The Citizen project, supported by players of People’s Postcode Lottery through the Postcode Culture Trust and through the PLACE Programme, is committed to diversifying audiences and expanding engagement across Edinburgh. Events in the 2021 programme include Stories & Scran which returns with a community meal for Citizen participants, followed by a showcase of readings, stories and short films, and a celebration of the new edition of One City, scheduled for publication in early 2022, with contributors Irvine Welsh, Anne Hamilton and Ian Rankin.
Award-winning theatre director, Ross MacKay heads up R-Words: Infectious Poetry for Everyone tracing the spread of his idea to infect people with poetry from conception to completion in a nationwide game of poetry consequences.
The Book Festival’s new home at Edinburgh College of Art will have a children’s play area, a selection of children’s books in the Festival Bookshop and a big screen in the open courtyard showing events from across the Baillie Gifford Children’s Programme, including dancer Oti Mabuse who makes her debut in Edinburgh with a virtual interactive dance-along.
Authors, illustrators, poets and performers join the 2021 line-up including Festival-favourites Michael Morpurgo, Cressida Cowell, Julia Donaldson, Malorie Blackman, Philip Ardagh, Debi Gliori and Neil Gaiman with Chris Riddell.
As well as established names, the Baillie Gifford Children’s programme welcomes exciting up and coming voices including author illustrators Jodie Lancet-Grant and Dapo Adeola.
A discussion with 19-year-old climate activist Mya-Rose Craig, Faridah Àbíké-Íyímídé with her debut novel Ace of Spades and Juno Dawson, on growing up trans, are amongst the events for Young Adults.
You Can! the new picture book from author Alexandra Strick and illustrator Steve Antony is at the heart of an interactive event suitable for everyone including those with learning difficulties, created with the support of PAMIS.
New for 2021 are a series of pre-recorded audio-only events, available from the very start of the Festival, which include Jeffrey Boakye whose event around Musical Truth has an accompanying playlist, M G Leonard with a new book about a bird-spotting detective, and Nicola Morgan who shares her thoughts on how teenagers can look after their mental health.
In a series of special events for industry professionals, the Book Festival presents The Business of Books.

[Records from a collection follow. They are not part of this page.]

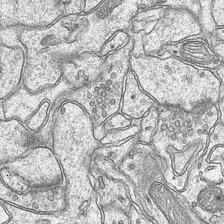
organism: Mouse
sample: CA1 Hippocampus
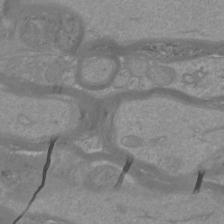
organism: Mouse
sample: Cortical neurons
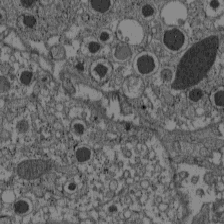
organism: C57BL Mouse
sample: Pancreatic islet
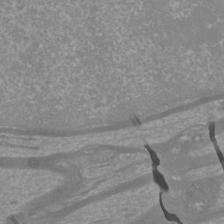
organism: Mouse
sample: Cortical neurons
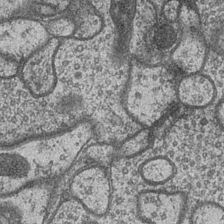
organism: Drosophila
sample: Optic medulla
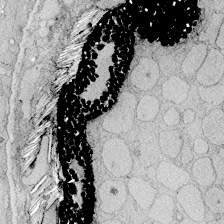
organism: Zebrafish
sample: Whole-Brain
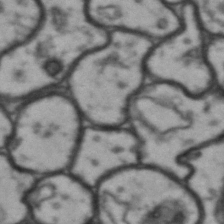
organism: Drosophila
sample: Brain
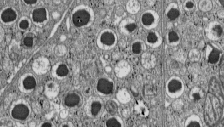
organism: C57BL Mouse
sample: Pancreatic islet
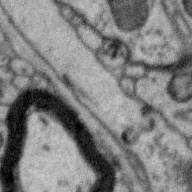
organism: Zebra finch
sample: Brain
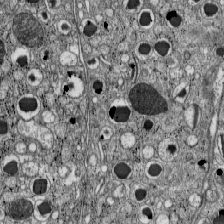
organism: C57BL Mouse
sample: Pancreatic islet
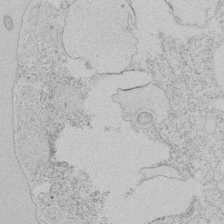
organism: Tetrahymena
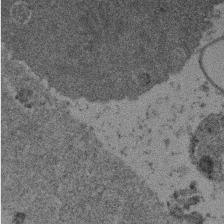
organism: Mouse
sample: Dividing mouse embryo 1 cell stage
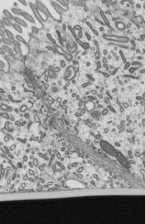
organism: Mouse
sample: Mouse epididymis efferent ductule cilia
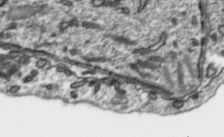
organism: Toxoplasma gondii
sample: Parasites in a vacuole inside a host cell
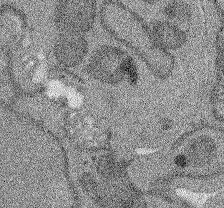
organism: Human
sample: HeLa cells
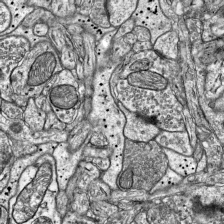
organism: Mouse
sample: Visual Cortex
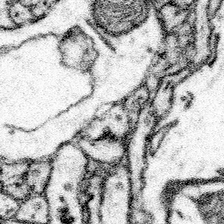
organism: Mouse
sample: Somatosensory cortex neuropil
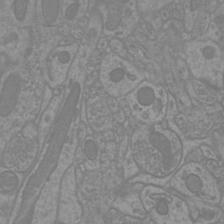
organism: Mouse
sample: Cortical neurons
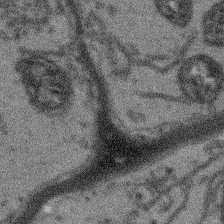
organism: Arabidopsis thaliana
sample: Root tip
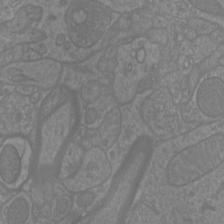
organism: Mouse
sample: Cortical neurons
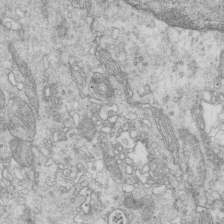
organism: Mouse
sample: Multiciliated cells
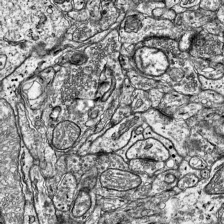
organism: Mouse
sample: Visual Cortex
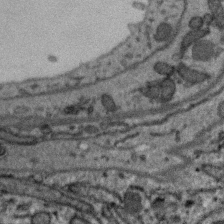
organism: Zebra finch
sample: Brain
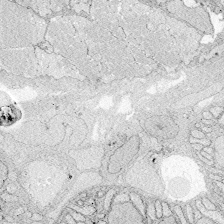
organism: Zebrafish
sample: Whole-Brain
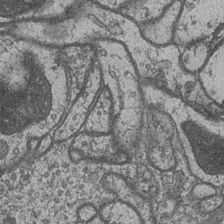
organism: Drosophila
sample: Optic medulla
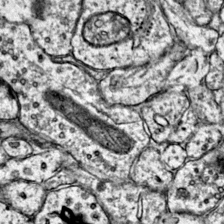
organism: Mouse
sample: Primary visual cortex
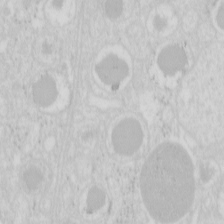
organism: Mouse
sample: Pancreas
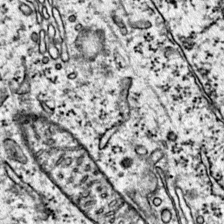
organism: Mouse
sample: Primary visual cortex
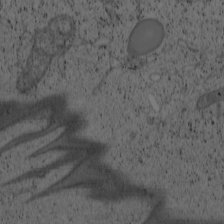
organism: African green monkey
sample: COS-7 cells
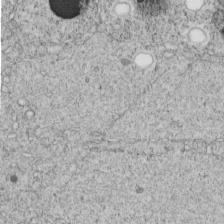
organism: C. elegans
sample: C. elegans embryo early stage
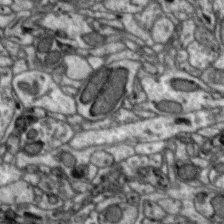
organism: Zebra finch
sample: Brain
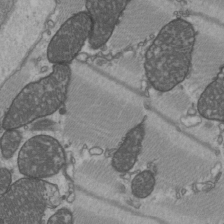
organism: C57BL Mouse
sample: Heart
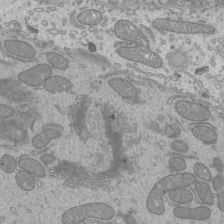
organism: Mouse
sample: Cilia; mouse epididymis
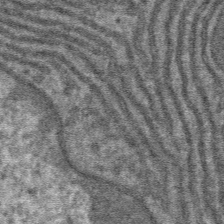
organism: Mouse
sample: Mouse hepatocytes
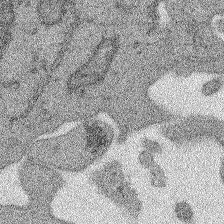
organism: Human
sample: HeLa cells
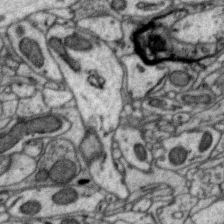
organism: Zebra finch
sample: Brain
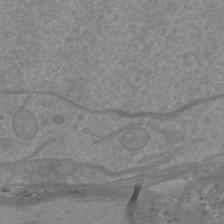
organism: Mouse
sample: Cortical neurons
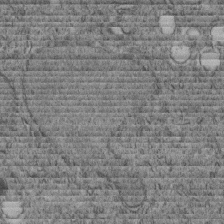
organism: C. elegans
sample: C. elegans embryo early stage
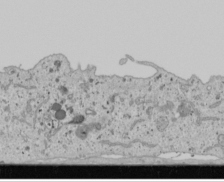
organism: Human
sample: Mitochondria in U2OS cells
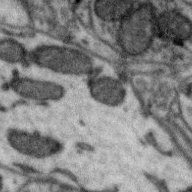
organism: Zebra finch
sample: Brain
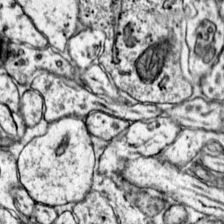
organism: Mouse
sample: Primary visual cortex
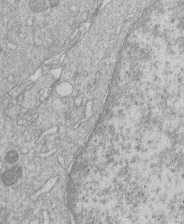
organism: Human
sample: Macrophage cells
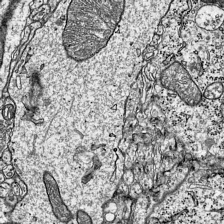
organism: Mouse
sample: Visual Cortex
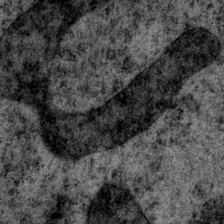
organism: P. pacificus
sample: Pharynx
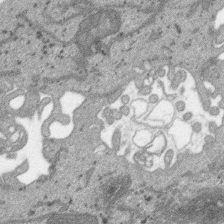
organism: Human
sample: Lung epithelial cells infected with SARS-CoV-2
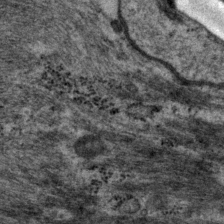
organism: P. pacificus
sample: Pharynx
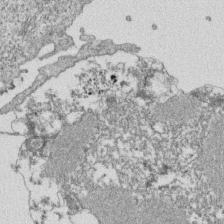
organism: Human
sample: HeLa cell HIV synapse
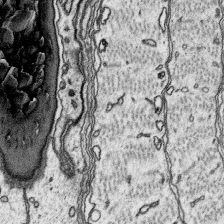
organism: Platynereis dumerilii
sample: Parapodia
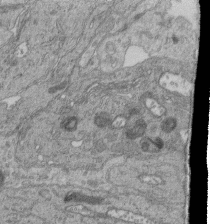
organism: Human
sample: Retinal organoid Rod and Cone cells
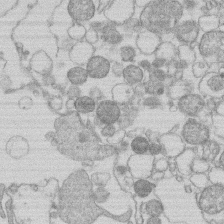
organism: Human
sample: Macrophage cells
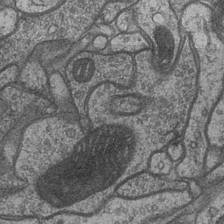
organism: Drosophila
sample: Optic medulla
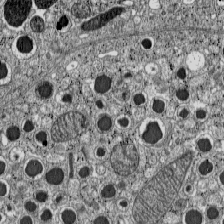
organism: C57BL Mouse
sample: Pancreatic islet
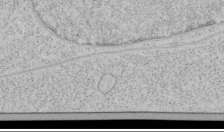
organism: Human
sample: Mitochondria in HCT116 cells
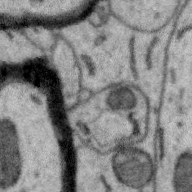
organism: Zebra finch
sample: Brain
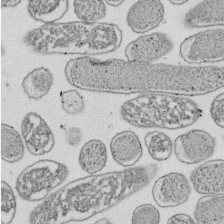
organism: E. coli
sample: Bacterial nucleoid
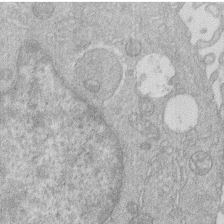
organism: Human
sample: Macrophage cells
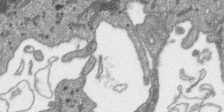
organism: Human
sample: Lung epithelial cells infected with SARS-CoV-2
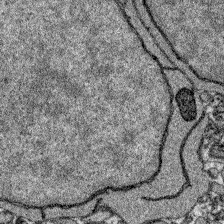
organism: Zebrafish
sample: Larval olfactory bulb
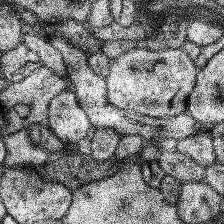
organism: Human
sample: Temporal Lobe
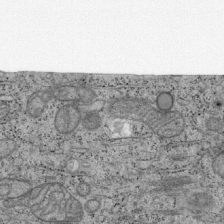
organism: Human
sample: HeLa cells
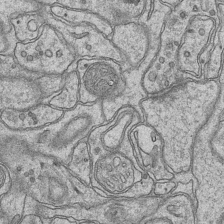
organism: Mouse
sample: CA1 Hippocampus
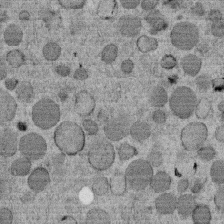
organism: C. elegans
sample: C. elegans embryo early stage
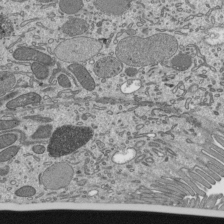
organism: Mouse
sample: Mouse epididymis efferent ductule cilia
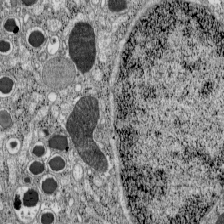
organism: C57BL Mouse
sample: Pancreatic islet
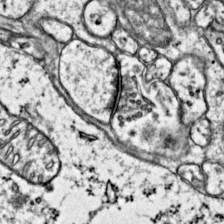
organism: Mouse
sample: Primary visual cortex
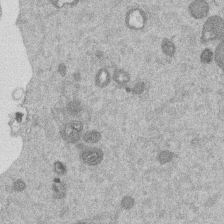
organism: Mouse
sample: Dividing mouse embryo 1 cell stage
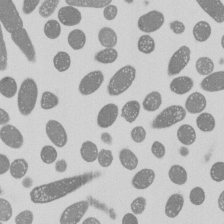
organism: E. coli
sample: Bacterial nucleoid
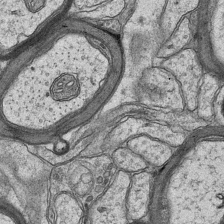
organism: Mouse
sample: CA1 Hippocampus
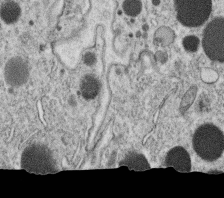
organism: C. elegans
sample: C. elegans oocyte; sperm cells
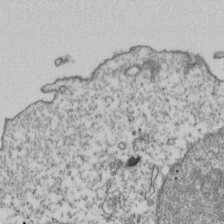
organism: Human
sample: Activated Jurkat CD4+ T cells
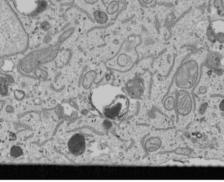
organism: Human
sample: Mitochondria in U2OS cells
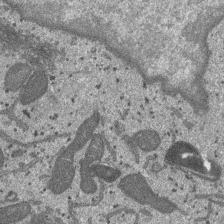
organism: Human
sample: Lung epithelial cells infected with SARS-CoV-2
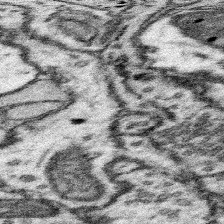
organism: Mouse
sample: Somatosensory cortex neuropil
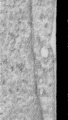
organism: Human
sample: Centriole in RPE cells
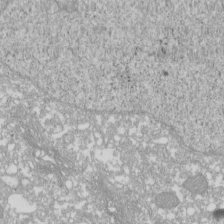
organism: Xenopus
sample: Cilia; centrioles in frog embryo cells
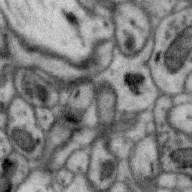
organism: Zebra finch
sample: Brain
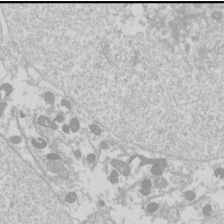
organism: Drosophila
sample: Cell division; meiosis; drosophila spermatocytes
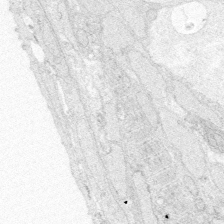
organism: Zebrafish
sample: Whole-Brain
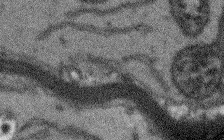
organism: Arabidopsis thaliana
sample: Root tip
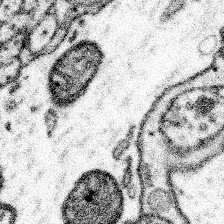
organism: Mouse
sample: Somatosensory cortex neuropil
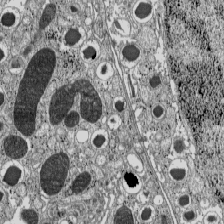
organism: C57BL Mouse
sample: Pancreatic islet

Bringing together publishers, booksellers, editors, agents, writers and arts professionals, these free events explore the future of the publishing industry from Rethinking Diversity to Creating Book Events for People with Learning Disabilities.
In addition, there is a masterclass on Book Cover Design and a Scottish Publisher Showcase, also in the public programme, giving audiences a taste of the breadth of Scotland’s vibrant publishing landscape from the shores of Leith to the Isle of Lewis.
Edinburgh International Book Festival takes place at Edinburgh College of Art from Saturday 14 to Monday 30 August 2021. In-person tickets for selected events will go on sale at midday on Thursday 22 July on EIBF website.